Oil plunged below $40 a barrel in New York for the first time in more than six years, extending the longest decline since 1986 on concern slower demand growth will prolong a global glut.
Prices have tumbled almost 35% since this year’s highest close in June as producers pump away even after an oversupply pushed prices into a bear market. West Texas Intermediate may drop to $32 on the persisting surplus, Citigroup Inc. said Aug. 19. Meanwhile, concern that China’s economy will slow increases expectation that demand will wane.
“It’s clear that the major producers, the Saudis, Russians, the U.S. and others, are battling for market share,” John Kilduff, a partner at Again Capital LLC, a New York-based hedge fund, said by phone.
An unexpected crude inventory gain in the U.S. last week followed signs that OPEC members are planning to boost production. A manufacturing gauge in China, the world’s second-largest oil consumer, sank to the lowest level since the financial crisis.
WTI for October delivery dropped 87 cents, or 2.1%, to settle at $40.45 a barrel on the New York Mercantile Exchange, the lowest close since March 2009. It touched $39.86 earlier. The volume of all futures traded was 13% above the 100-day average.
Brent for October settlement fell $1.16 to $45.46 a barrel on the London-based ICE Futures Europe exchange, also the lowest close since March 2009.
Oil balances point to further oversupply throughout 2015, “begging the question how low can oil go?” Citigroup analysts led by Seth Kleinman said in the note.
Looking ahead, WTI for delivery in December 2016 traded $6.06 above December 2015, the narrowest closing premium since Aug. 17.
“It could be the result of producers hedging, pressuring the back end of the curve more than front,” said Michael Hiley, head of over-the-counter energy trading at New York-based LPS Partners Inc., a futures brokerage.
U.S. crude inventories rose by 2.62 million barrels to 456.2 million in the week ended Aug. 14, almost 100 million above the five-year average. An 820,000 barrel stockpile decline was projected by analysts surveyed by Bloomberg.
America’s output climbed 8.8% from a year earlier to 9.52 million barrels a day in July, the highest for the month since at least 1920, the industry-funded American Petroleum Institute said Thursday.
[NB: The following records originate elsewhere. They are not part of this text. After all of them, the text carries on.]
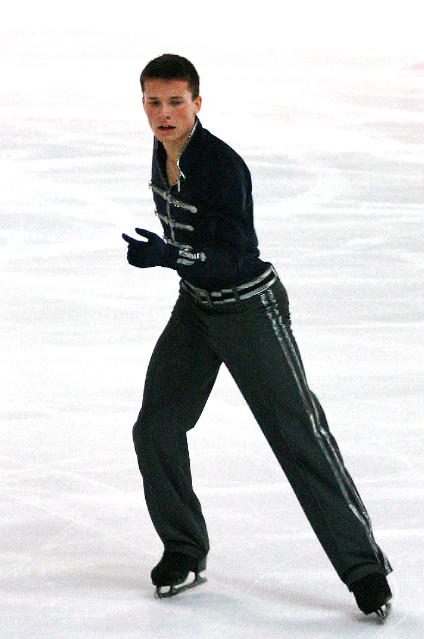 Ондрей Шпигль (Швеция) на 2013 Nebelhorn Trophy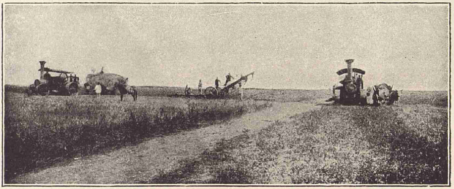 Reproducerea unei fotografii din anii 30 ai secolului XX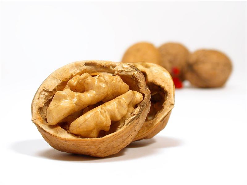 Walnuss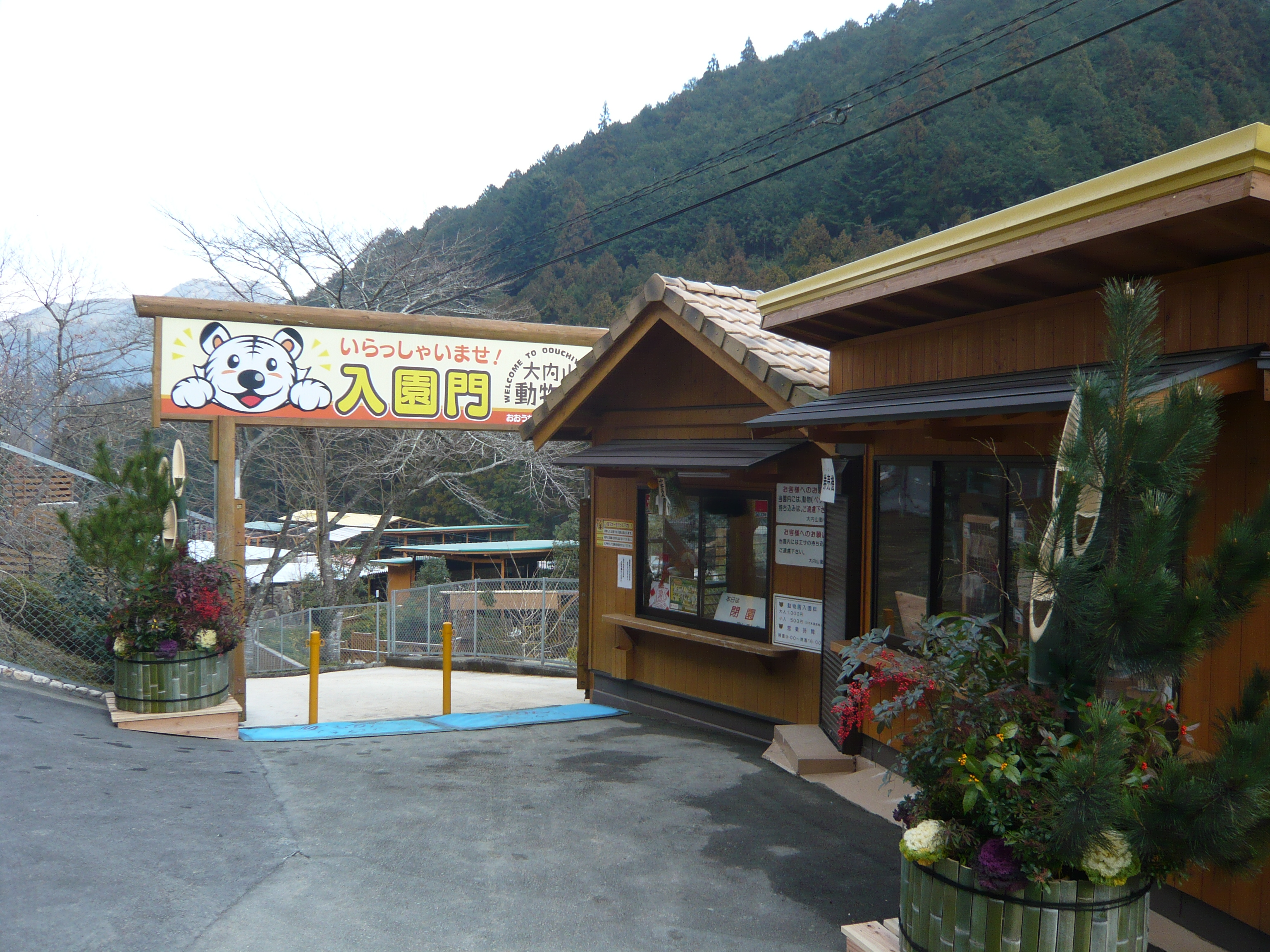 大内山動物園園内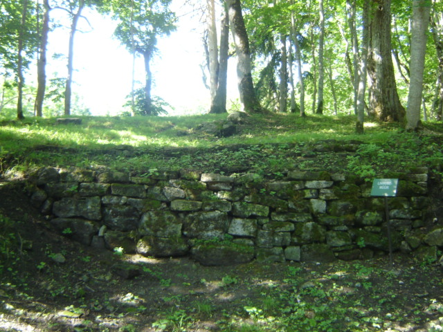 Säilinud paekivist laotud linnuse kuivmüür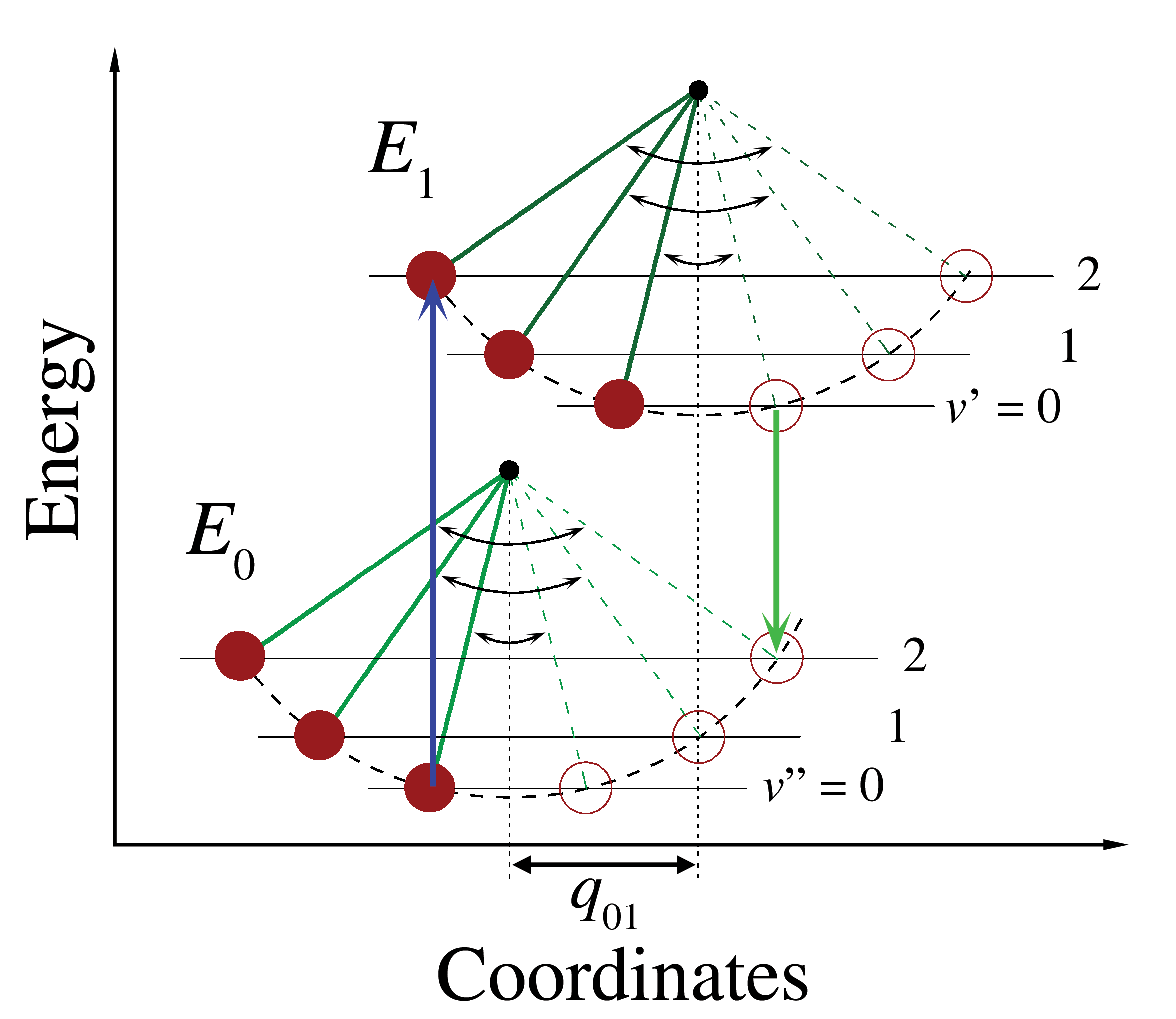 Franck Condon principle in a classical pendulum.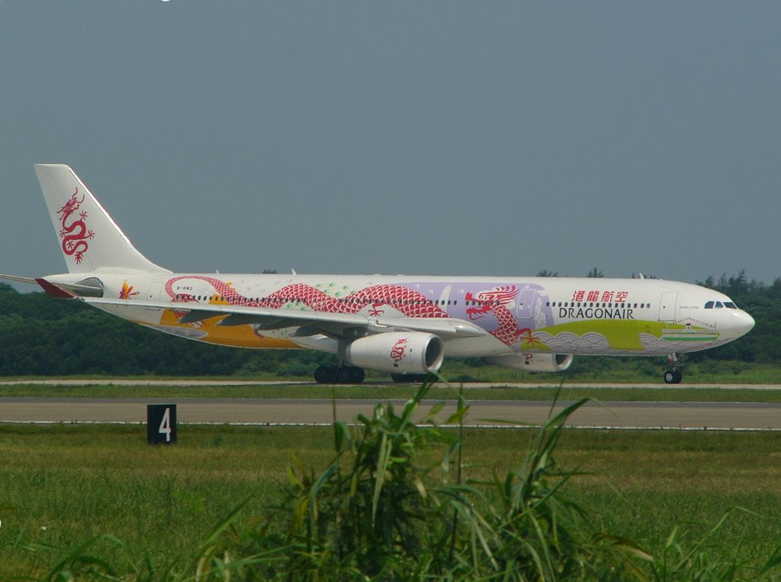 Dragonair (港龍航空) Airbus A330-300 Reg no. B-HWG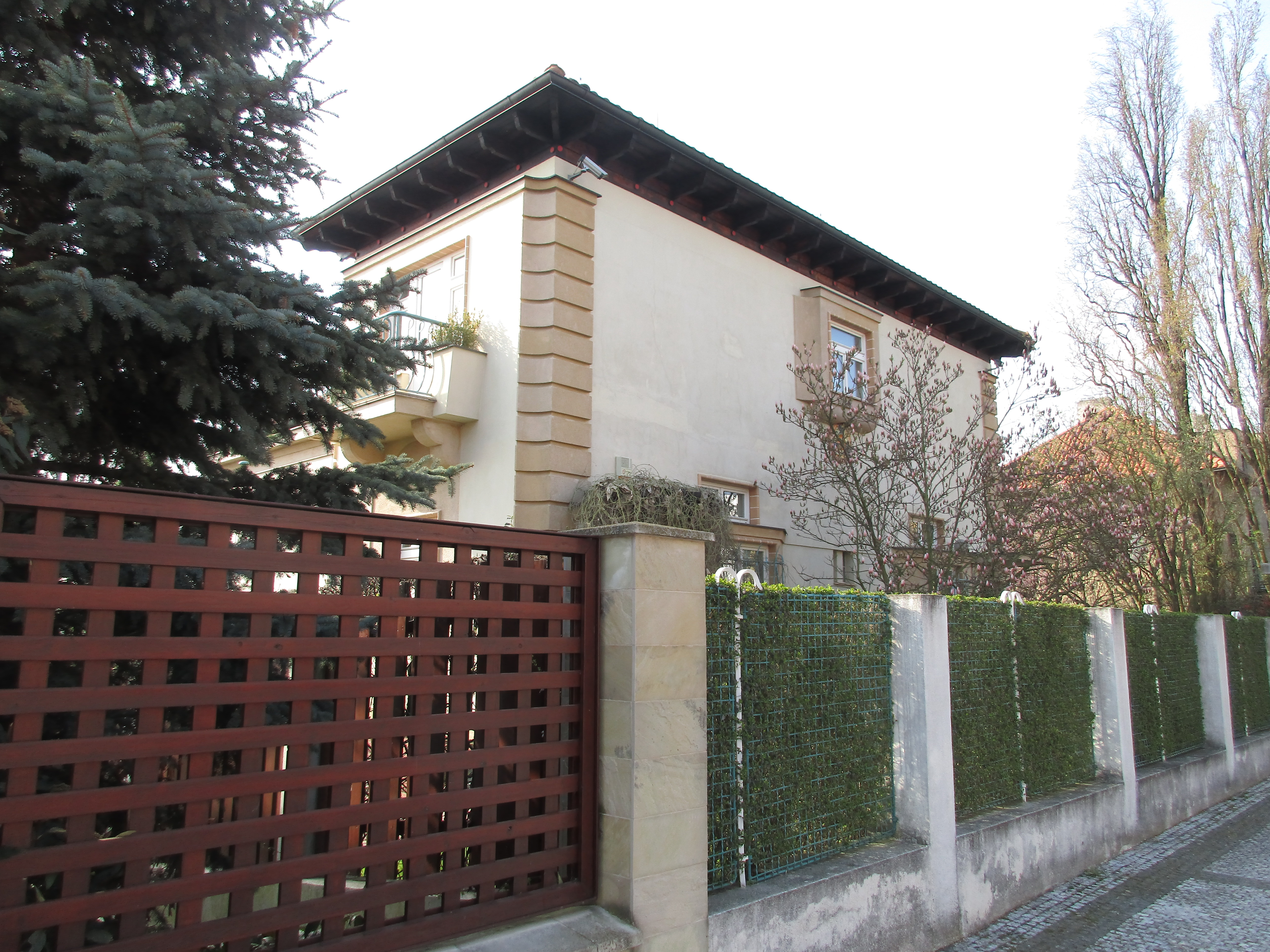 Lumiérů 440/28, Praha 5-Hlubočepy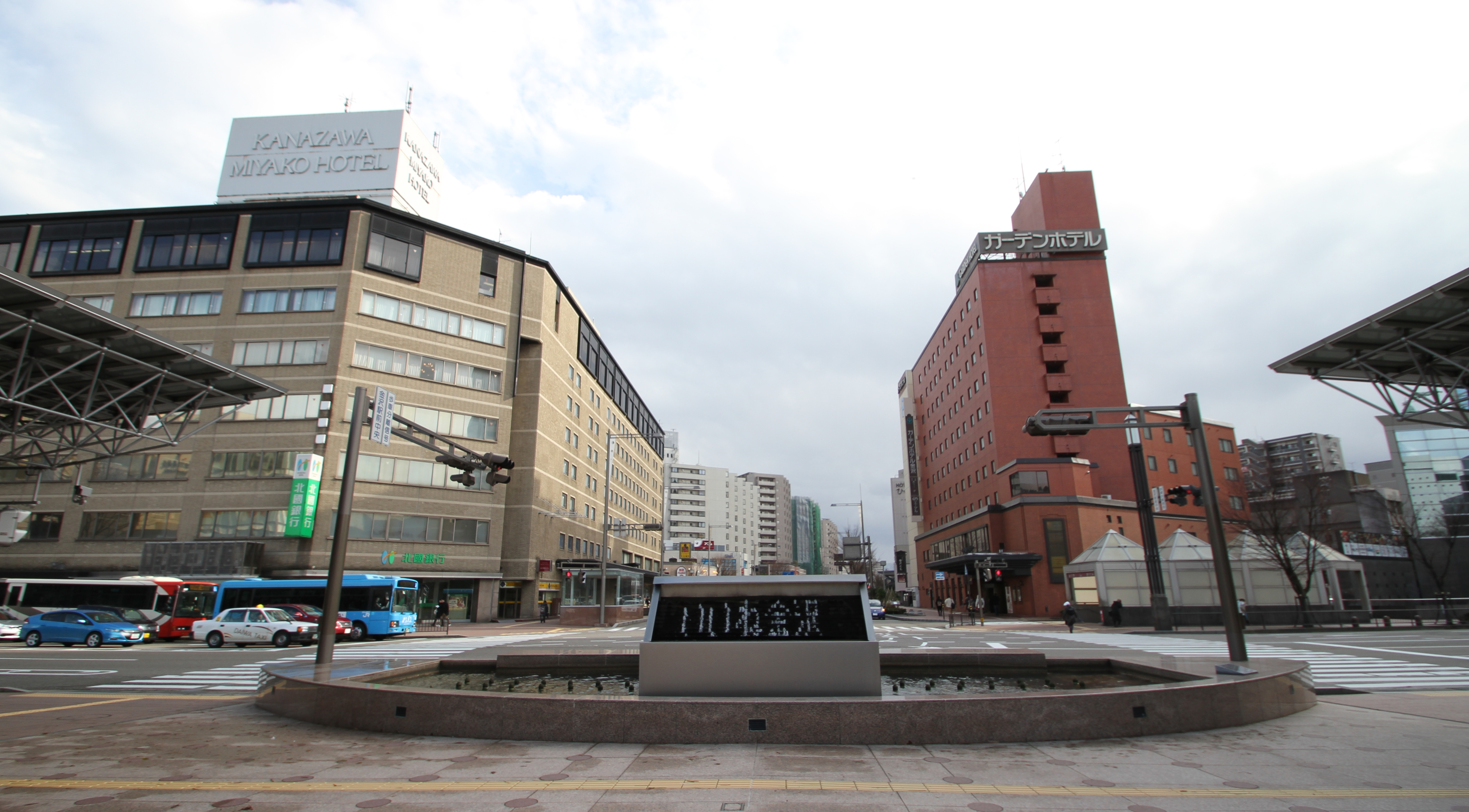 Kanazawa Station

“Eventually, supply and demand will come into balance, but it will take a while,” Chip Hodge, who oversees a $9 billion natural-resource bond portfolio as senior managing director at John Hancock in Boston, said by phone.
The Organization of Petroleum Exporting Countries has pumped above its 30 million-barrel-a-day quota for more than a year, according to data compiled by Bloomberg.
Saudi Arabia told OPEC its June production was a record, exceeding the previous high set in 1980.
Angola plans to ship 1.83 million barrels a day in October, the most since November 2011, according to a preliminary loading program obtained by Bloomberg.